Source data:
#####
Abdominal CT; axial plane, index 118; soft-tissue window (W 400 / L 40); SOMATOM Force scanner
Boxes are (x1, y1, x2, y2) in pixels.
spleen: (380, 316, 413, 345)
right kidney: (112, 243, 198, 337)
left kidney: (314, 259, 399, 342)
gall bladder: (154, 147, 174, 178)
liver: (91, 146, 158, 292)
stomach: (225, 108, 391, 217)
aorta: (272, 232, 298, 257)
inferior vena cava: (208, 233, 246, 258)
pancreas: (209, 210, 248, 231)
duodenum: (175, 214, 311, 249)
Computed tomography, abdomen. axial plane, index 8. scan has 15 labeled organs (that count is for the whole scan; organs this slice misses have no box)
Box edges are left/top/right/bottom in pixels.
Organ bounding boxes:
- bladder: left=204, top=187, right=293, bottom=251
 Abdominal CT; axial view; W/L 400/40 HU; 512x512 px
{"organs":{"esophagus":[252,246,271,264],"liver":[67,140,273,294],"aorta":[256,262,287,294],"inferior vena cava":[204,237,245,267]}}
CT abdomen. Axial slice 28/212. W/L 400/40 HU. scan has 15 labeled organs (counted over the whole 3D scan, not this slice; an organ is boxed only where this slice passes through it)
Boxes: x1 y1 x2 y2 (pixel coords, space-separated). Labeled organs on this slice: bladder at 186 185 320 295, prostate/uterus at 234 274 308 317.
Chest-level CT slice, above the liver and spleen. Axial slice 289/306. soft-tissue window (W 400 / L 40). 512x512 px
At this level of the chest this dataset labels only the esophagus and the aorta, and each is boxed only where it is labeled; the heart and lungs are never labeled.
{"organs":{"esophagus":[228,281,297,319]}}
#####
Using the exact wording, transcribe all the records above.

- Answer box -
Abdominal CT; axial plane, index 118; soft-tissue window (W 400 / L 40); SOMATOM Force scanner
Boxes are (x1, y1, x2, y2) in pixels.
spleen: (380, 316, 413, 345)
right kidney: (112, 243, 198, 337)
left kidney: (314, 259, 399, 342)
gall bladder: (154, 147, 174, 178)
liver: (91, 146, 158, 292)
stomach: (225, 108, 391, 217)
aorta: (272, 232, 298, 257)
inferior vena cava: (208, 233, 246, 258)
pancreas: (209, 210, 248, 231)
duodenum: (175, 214, 311, 249)
Computed tomography, abdomen. axial plane, index 8. scan has 15 labeled organs (that count is for the whole scan; organs this slice misses have no box)
Box edges are left/top/right/bottom in pixels.
Organ bounding boxes:
- bladder: left=204, top=187, right=293, bottom=251
 Abdominal CT; axial view; W/L 400/40 HU; 512x512 px
{"organs":{"esophagus":[252,246,271,264],"liver":[67,140,273,294],"aorta":[256,262,287,294],"inferior vena cava":[204,237,245,267]}}
CT abdomen. Axial slice 28/212. W/L 400/40 HU. scan has 15 labeled organs (counted over the whole 3D scan, not this slice; an organ is boxed only where this slice passes through it)
Boxes: x1 y1 x2 y2 (pixel coords, space-separated). Labeled organs on this slice: bladder at 186 185 320 295, prostate/uterus at 234 274 308 317.
Chest-level CT slice, above the liver and spleen. Axial slice 289/306. soft-tissue window (W 400 / L 40). 512x512 px
At this level of the chest this dataset labels only the esophagus and the aorta, and each is boxed only where it is labeled; the heart and lungs are never labeled.
{"organs":{"esophagus":[228,281,297,319]}}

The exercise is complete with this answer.